1.  This form is required by Rule 12b-25 (17 CFR 240.12b-25) of the General
    Rules and Regulations under the Securities Exchange Act of 1934.

2.  One signed original and four conformed copies of this form and amendments
    thereto must be completed and filed with the Securities and Exchange
    Commission, Washington, D.C. 20549, in accordance with Rule 0-3 of the
    General Rules and Regulations under the Act. The information contained in or
    filed with the form will be made a matter of the public record in the
    Commission files.

3.  A manually signed copy of the form and amendments thereto shall be filed
    with each national securities exchange on which any class of securities of
    the registrant is registered.

4.  Amendments to the notifications must also be filed on form 12b-25 but need
    not restate information that has been correctly furnished.

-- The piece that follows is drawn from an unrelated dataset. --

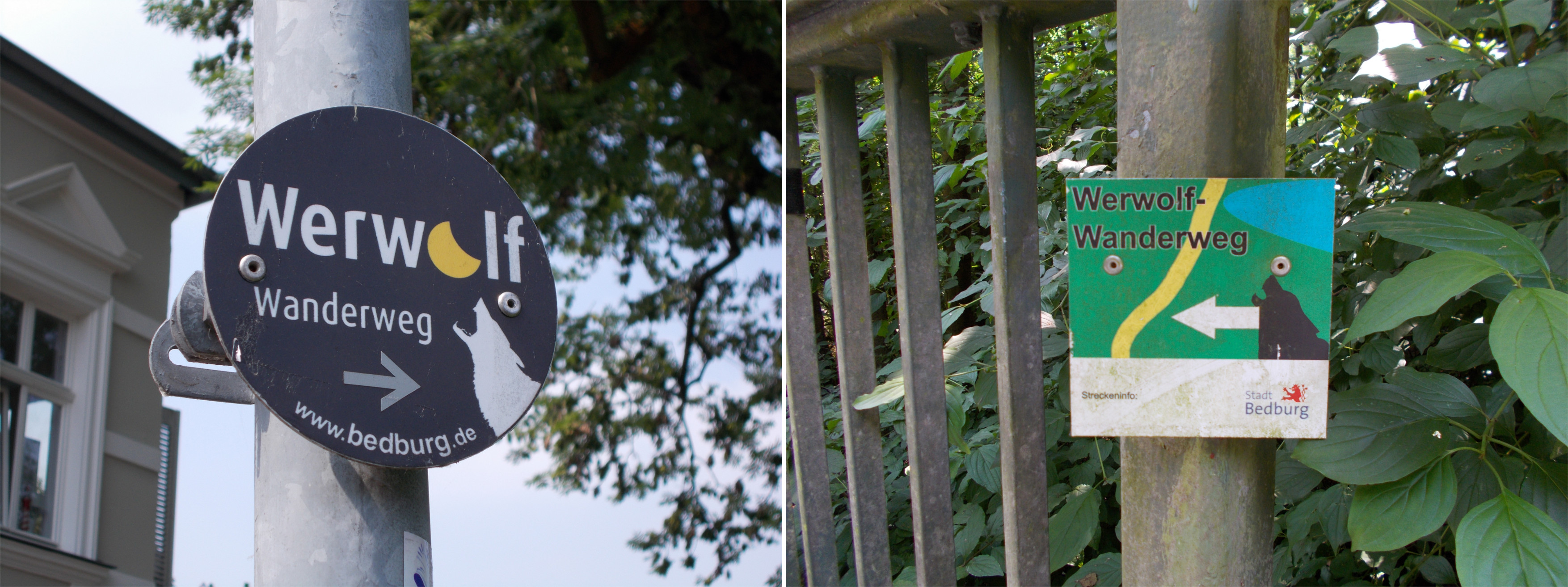 Wegmarken Werwolfwanderweg

The form shall be
    clearly identified as an amended notification.

5.  Electronic Filers. This form shall not be used by electronic filers unable
    to timely file a report solely due to electronic difficulties. Filers unable
    to submit a report within the time period prescribed due to difficulties in
    electronic filing should comply with either Rule 201 or Rule 202 of
    Regulation S-T (ss.232.201 or ss.232.202 of this chapter) or apply for an
    adjustment in filing date pursuant to Rule 13(b) of Regulation S-T
    (ss.232.13(b) of this chapter).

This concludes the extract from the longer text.